In [None]:
import logging
import re
import numpy
import matplotlib.pyplot as plot
import pickle

from pymongo import MongoClient

from textblob import TextBlob

import nltk
nltk.download('wordnet')
nltk.download('words')
nltk.download('stopwords')
nltk.download('punkt')
nltk.download('brown')
nltk.download('averaged_perceptron_tagger')
nltk.download('vader_lexicon')
from nltk import pos_tag, word_tokenize
from nltk.corpus import wordnet,  words, stopwords
from nltk.stem.wordnet import WordNetLemmatizer
from nltk.sentiment.vader import SentimentIntensityAnalyzer

from sklearn.feature_extraction.text import TfidfVectorizer, CountVectorizer
from gensim.models.ldamodel import LdaModel
from gensim.models.ldamulticore import LdaMulticore
from gensim.models.ldamodel import LdaModel, CoherenceModel
from gensim.corpora import Dictionary

import pyLDAvis
import pyLDAvis.gensim

from tqdm import tqdm
from pympler import asizeof

from IPython.display import display

# Topic Modeling

In [None]:
english_words = set(words.words())
english_stopwords = set(stopwords.words('english'))

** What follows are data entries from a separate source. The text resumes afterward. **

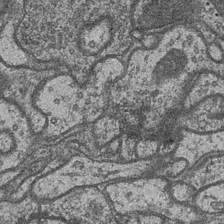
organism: Drosophila
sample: Optic medulla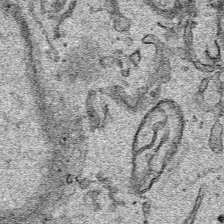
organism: Human
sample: Mitochondria in HCT116 cells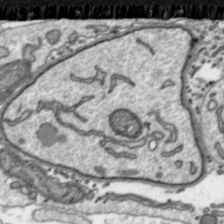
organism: Toxoplasma gondii
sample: Parasites in a vacuole inside a host cell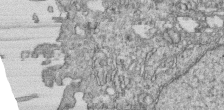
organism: Human
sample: HeLa cell HIV synapse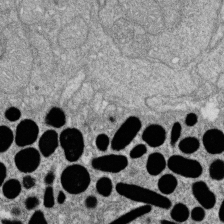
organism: Zebrafish
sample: Cilia; retinal pigment epithelium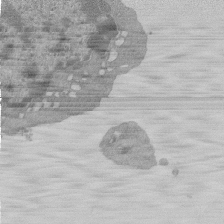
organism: Mouse
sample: Activated Pmel transgenic CD8+ T Cells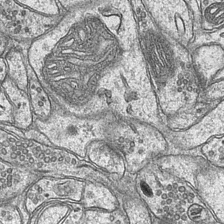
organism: Mouse
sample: CA1 Hippocampus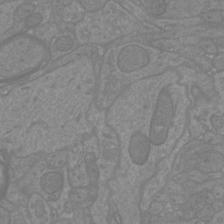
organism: Mouse
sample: Cortical neurons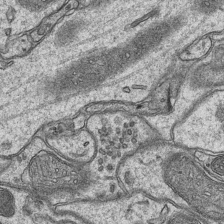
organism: Mouse
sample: CA1 Hippocampus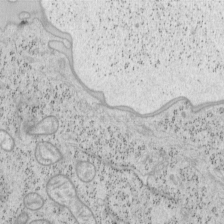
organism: Mouse
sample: OT-I killer T cells with ID8 ovarian cancer cells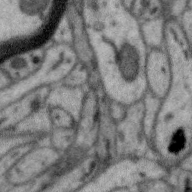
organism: Zebra finch
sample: Brain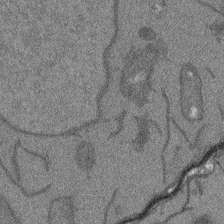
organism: Arabidopsis thaliana
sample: Root tip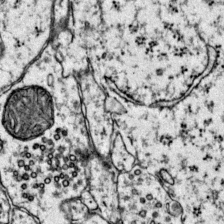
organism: Mouse
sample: Primary visual cortex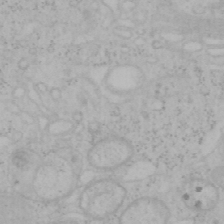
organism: Mouse
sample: OT-I killer T cells with ID8 ovarian cancer cells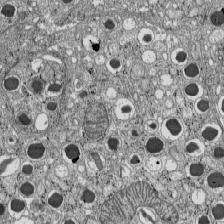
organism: C57BL Mouse
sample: Pancreatic islet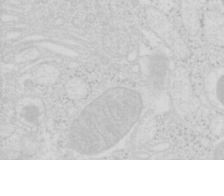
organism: Mouse
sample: Pancreas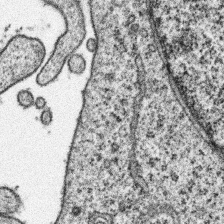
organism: Human
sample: HeLa cells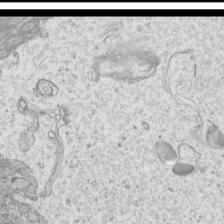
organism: Mouse
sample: Cilia; mouse epididymis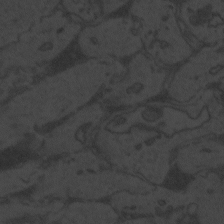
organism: Zebrafish
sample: Macrophage infected with Toxoplasma gondii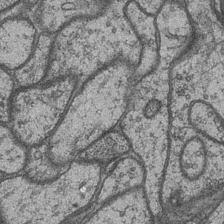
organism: Drosophila
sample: Optic medulla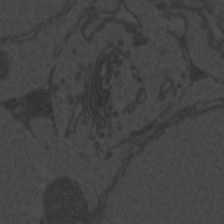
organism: Zebrafish
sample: Macrophage infected with Toxoplasma gondii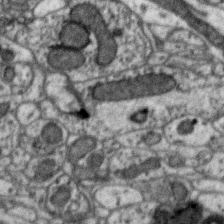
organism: Zebra finch
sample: Brain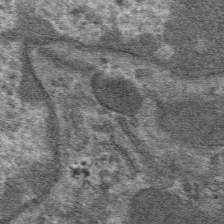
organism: Mouse
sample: Mouse hepatocytes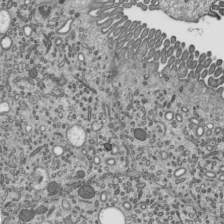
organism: Mouse
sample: Mouse epididymis efferent ductule cilia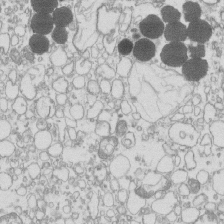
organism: Mouse
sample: Macrophages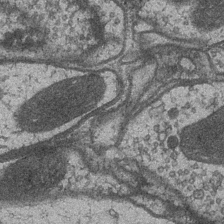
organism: Drosophila
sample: Optic medulla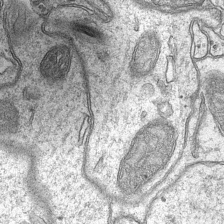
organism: Mouse
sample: CA1 Hippocampus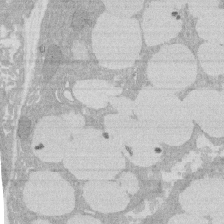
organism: Rat
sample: Salivary granule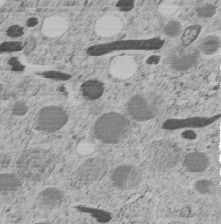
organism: C. elegans
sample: C. elegans embryo early stage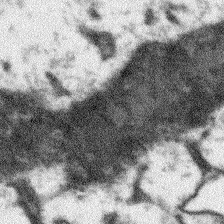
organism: Arabidopsis thaliana
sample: Root tip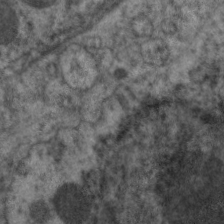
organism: C. elegans
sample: Pharynx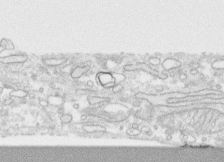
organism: Human
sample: CRL-1474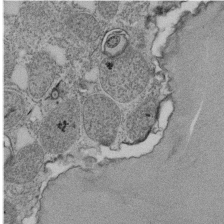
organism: Tetrahymena
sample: Cilia in tetrahymena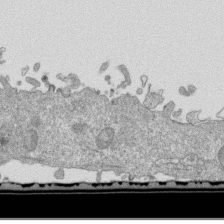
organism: Human
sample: HeLa cell HIV synapse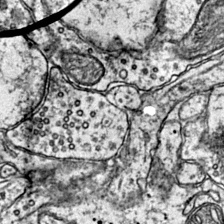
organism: Mouse
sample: Primary visual cortex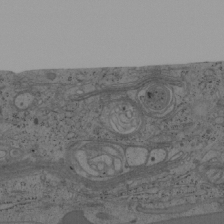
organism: Human
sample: HeLa cells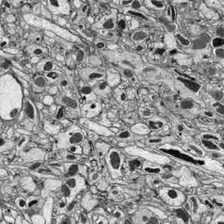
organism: Drosophila
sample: Optic lobe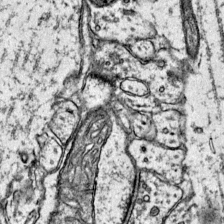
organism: Mouse
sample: Primary visual cortex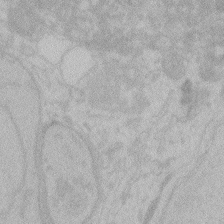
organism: Zebrafish
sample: Macrophage infected with Toxoplasma gondii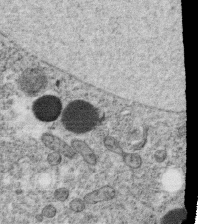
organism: C. elegans
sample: C. elegans oocyte; sperm cells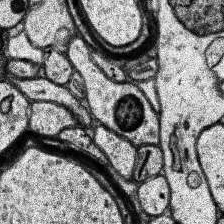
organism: Human
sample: Temporal Lobe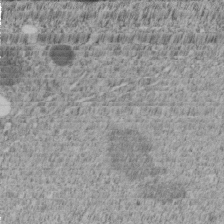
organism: C. elegans
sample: C. elegans embryo early stage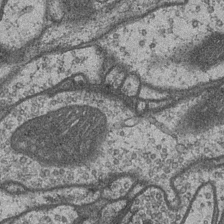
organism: Drosophila
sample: Optic medulla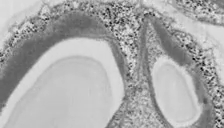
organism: Chlamydomonas reinhardtii
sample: Whole Cell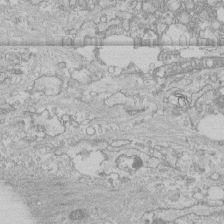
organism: Human
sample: CRL-1474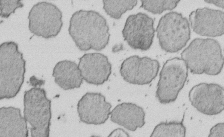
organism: E. coli
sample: Bacterial nucleoid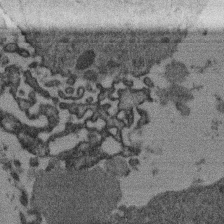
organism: Mouse
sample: Dividing mouse embryo 1 cell stage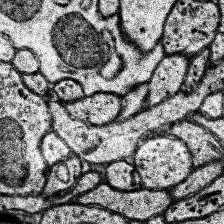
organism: Human
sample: Temporal Lobe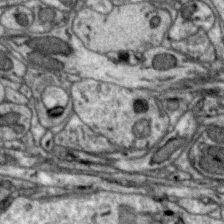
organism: Zebra finch
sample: Brain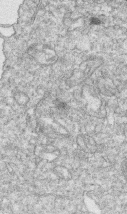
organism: Human
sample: HeLa cell HIV synapse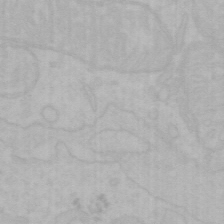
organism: Mouse
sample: Choroid plexus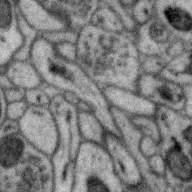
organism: Zebra finch
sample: Brain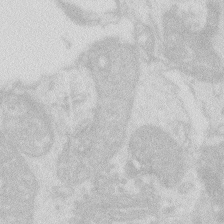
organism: Zebrafish
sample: Macrophage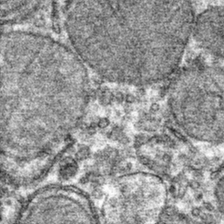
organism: Mouse
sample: Mouse hepatocytes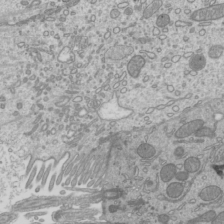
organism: Mouse
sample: Cilia; mouse epididymis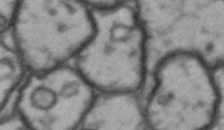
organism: Drosophila
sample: Brain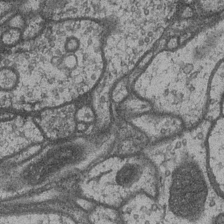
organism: Drosophila
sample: Optic medulla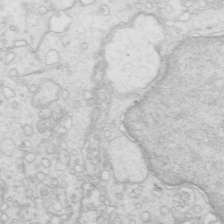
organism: Mouse
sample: Multiciliated cells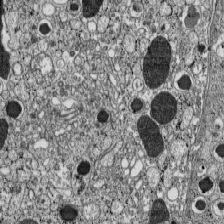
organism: C57BL Mouse
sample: Pancreatic islet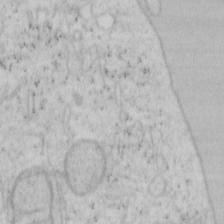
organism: Human
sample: HeLa cells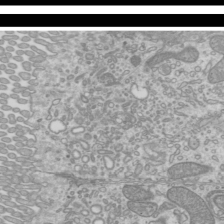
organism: Mouse
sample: Cilia; mouse epididymis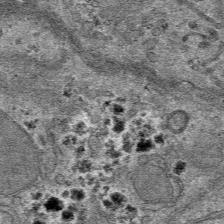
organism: Mouse
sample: Mouse hepatocytes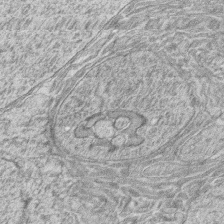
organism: Zebrafish
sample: synaptic ribbons in rod cells and cone cells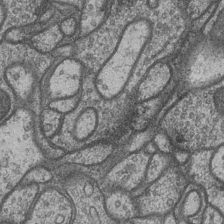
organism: Drosophila
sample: Optic medulla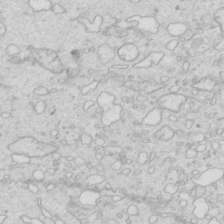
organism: Mouse
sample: Multiciliated cells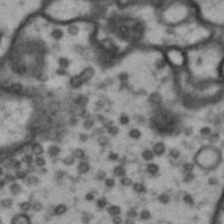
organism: Drosophila
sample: Brain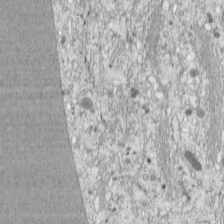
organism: African green monkey
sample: COS-7 cells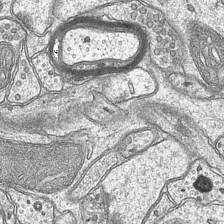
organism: Mouse
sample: CA1 Hippocampus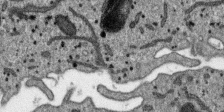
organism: Human
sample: Lung epithelial cells, uninfected (mock) control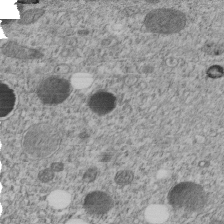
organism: C. elegans
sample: C. elegans embryo early stage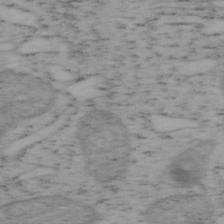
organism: Mouse
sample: OT-I killer T cells with ID8 ovarian cancer cells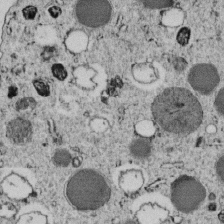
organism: C. elegans
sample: C. elegans embryo early stage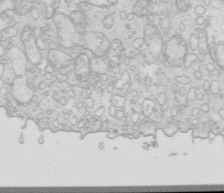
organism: Mouse
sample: Multiciliated cells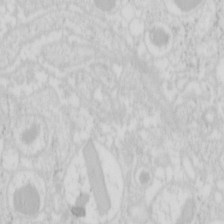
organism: Mouse
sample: Pancreas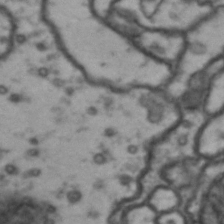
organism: Drosophila
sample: Brain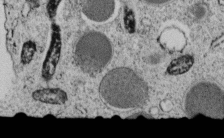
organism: C. elegans
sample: C. elegans embryo early stage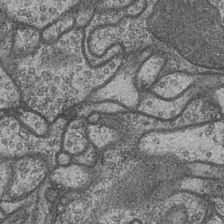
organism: Drosophila
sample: Optic medulla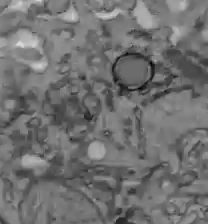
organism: C57BL Mouse
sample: Liver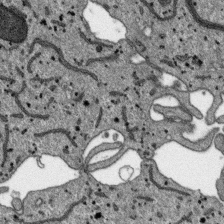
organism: Human
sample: Lung epithelial cells, uninfected (mock) control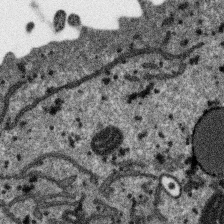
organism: Human
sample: Lung epithelial cells infected with SARS-CoV-2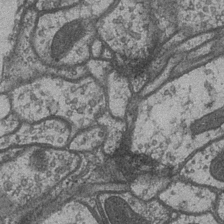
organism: Drosophila
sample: Optic medulla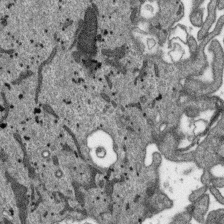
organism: Human
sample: Lung epithelial cells, uninfected (mock) control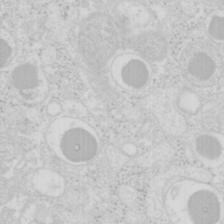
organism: Mouse
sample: Pancreas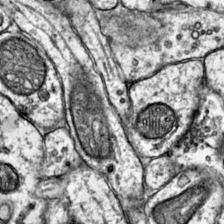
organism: Mouse
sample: Primary visual cortex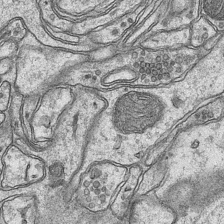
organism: Mouse
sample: CA1 Hippocampus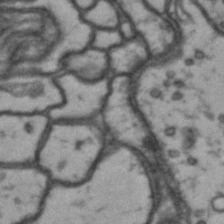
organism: Drosophila
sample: Brain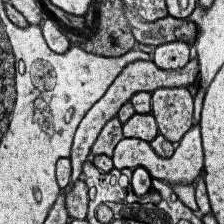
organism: Human
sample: Temporal Lobe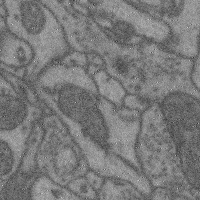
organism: Mouse
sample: Cerebral cortex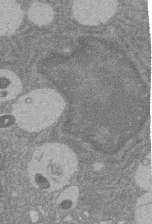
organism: Rat
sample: Salivary granule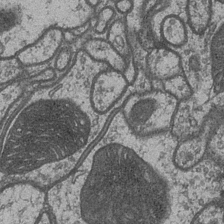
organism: Drosophila
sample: Optic medulla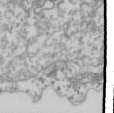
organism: Drosophila
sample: Cell division; meiosis; drosophila spermatocytes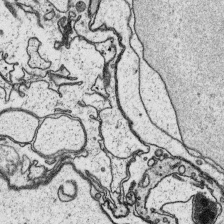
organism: Platynereis dumerilii
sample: Parapodia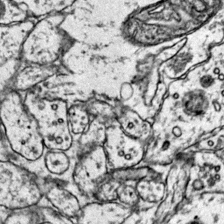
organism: Mouse
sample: Primary visual cortex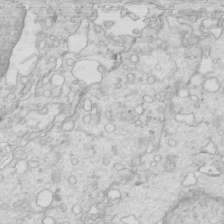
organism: Mouse
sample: Multiciliated cells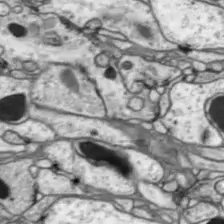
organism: Drosophila
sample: Optic lobe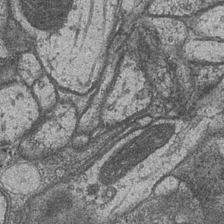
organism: Drosophila
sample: Optic medulla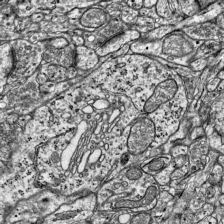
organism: Mouse
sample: Visual Cortex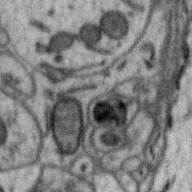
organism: Zebra finch
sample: Brain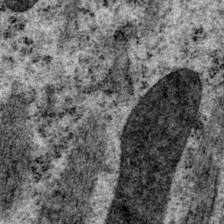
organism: P. pacificus
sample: Pharynx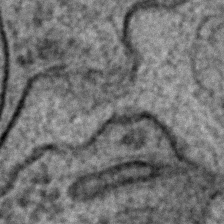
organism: C. elegans
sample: C. elegans embryo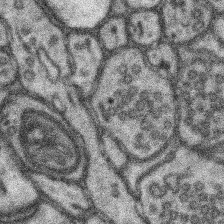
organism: Mouse
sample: Somatosensory cortex neuropil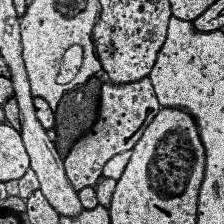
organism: Human
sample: Temporal Lobe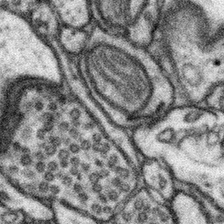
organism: Mouse
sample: Somatosensory cortex neuropil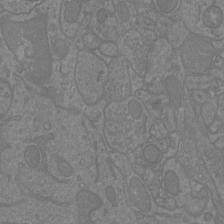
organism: Mouse
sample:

lemmatize = WordNetLemmatizer().lemmatize


In [None]:
# pos_tags: r - adverb, j - adjective, n - noun, v - verb, 
def nouns(text):
    tokens = tokenize(text)
    tokens = clean(tokens)
    
    _nouns = [token for token, pos in pos_tag(tokens) if pos[0] == 'N']
    return _nouns

In [None]:
# pos_tags: r - adverb, j - adjective, n - noun, v - verb, 
def tokenize(text):
    text = text.lower()
    
    re_word = re.compile('^[a-z]+$')
    
    tokens = []
    for token, pos in pos_tag(word_tokenize(text)):
        
        if not bool(re_word.match(token)):
            continue

        lemma = None
        if pos[0] in ['A', 'N', 'R', 'V']:
            lemma = lemmatize(token, pos[0].lower())
        else:
            if token not in english_words and wordnet.morphy(token) is None:
                continue
            lemma = token
            
        tokens.append(lemma)
    return tokens

In [None]:
def clean(tokens):
    tokens = [token for token in tokens if token not in english_stopwords]
    tokens = [token for token in tokens if len(token) > 2]
    return tokens

In [None]:
text = 'Mediocre food, very loud.  Filet mignon au poivre ordered "medium" was virtually raw on one end of the steak with only a hint of sauce.  Very bland. The "famous" fries are greasy strips of potato skins.  House salad was decent.  Service was OK, but the kitchen was painfully slow. 45 minutes to receive entree.  Not impressed.  $100 per person.  Won\'t be back.'

tokens = tokenize(text)
tokens = clean(tokens)
print(tokens)
print()

print(nouns(text))


### Extract tokens (nouns, verbs, adverbs, adjectives)

In [None]:
# Source: https://stackoverflow.com/questions/44073393/parallelizing-loading-data-from-mongodb-into-python
import multiprocessing
from atpbar import atpbar
from atpbar import register_reporter, find_reporter, flush

def process_cursor(skip_n, limit_n, reporter):
    print('Starting process',skip_n//limit_n,'...')
    
    register_reporter(reporter)
    
    db =  MongoClient(port=27017).yelp
    cursor = db.reviews.find({}, {'text': 1}).sort('_id', 1).skip(skip_n).limit(limit_n)

    reviews = []
    for review in cursor:
        reviews.append(review)
        
    for i in atpbar(range(len(reviews)), name=str(skip_n//limit_n)):
        review = reviews[i]
        if 'text' in review:
            tokens = tokenize(review['text'])
            tokens = clean(tokens)
            db.reviews.update_one({'_id': review['_id']}, {'$set': {'tokens': tokens}})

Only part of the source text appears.